# Capturing Hopper DVR recordings to desktop PC



## Whitefox (Feb 13, 2014)

Is it true a Hauppauge PVR is the best way to capture Hopper DVR recordings to a desktop PC? If so, what is the best HD PVR model to use? If not Hauppauge, what is the best device to use?


----------



## Jim5506 (Jun 7, 2004)

If you are pretty good with computers, you can try the new Hopper method discussed at http://groups.yahoo.com/group/PVRExplorer. It is easier to use the VIP DVR series than the Hopper because the copying software has not caught up to the Hopper technology completely yet, copying from a ViP 722 is much smoother.

BTY, programming on the internal drives of all Dish DVRs is not encrypted, so copying it does not violate DRM.

Otherwise, the Hauppauge is good except for certain channels that have component output blocked or downrezzed to 480p(I believe HBO for instance).
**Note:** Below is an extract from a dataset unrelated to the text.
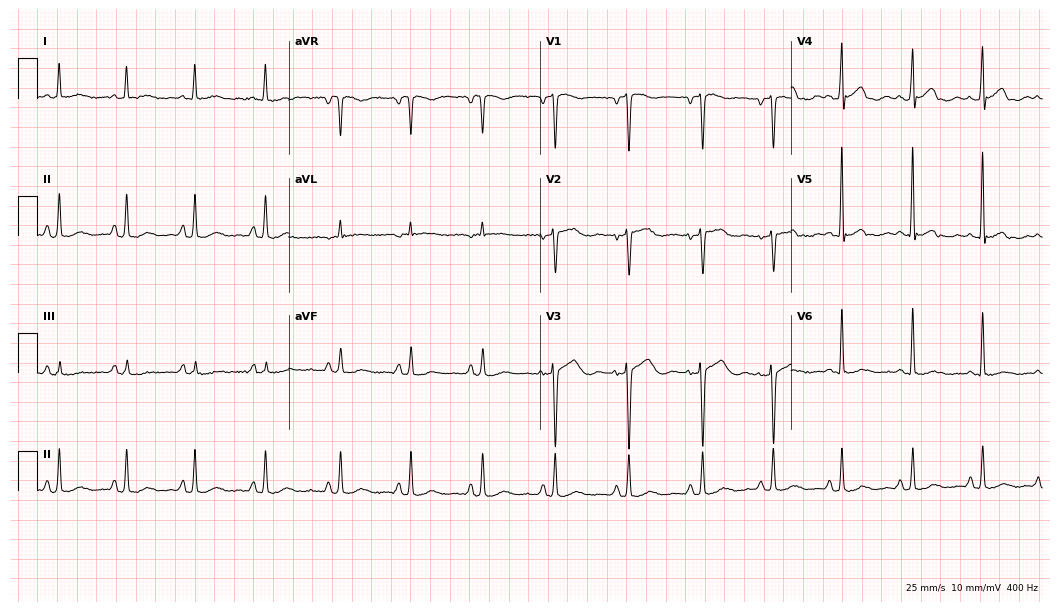
ECG (10.2-second recording at 400 Hz) — a 36-year-old woman. Screened for six findings — first-degree AV block, right bundle branch block (RBBB), left bundle branch block (LBBB), sinus bradycardia, atrial fibrillation (AF), sinus tachycardia — none is recorded. Findings outside these six are not listed.

There are also some HDMI input cards on the market - one by BlackMagix or something like that that will accept the HDMI output from your receiver, but may also fall prey to the same DRM as the Hauppauge on restricted programming.

If you can tolerate SD you could just play the programs into the composite input of a DVR recorder.


----------



## Whitefox (Feb 13, 2014)

Thank you for the helpful advice.


----------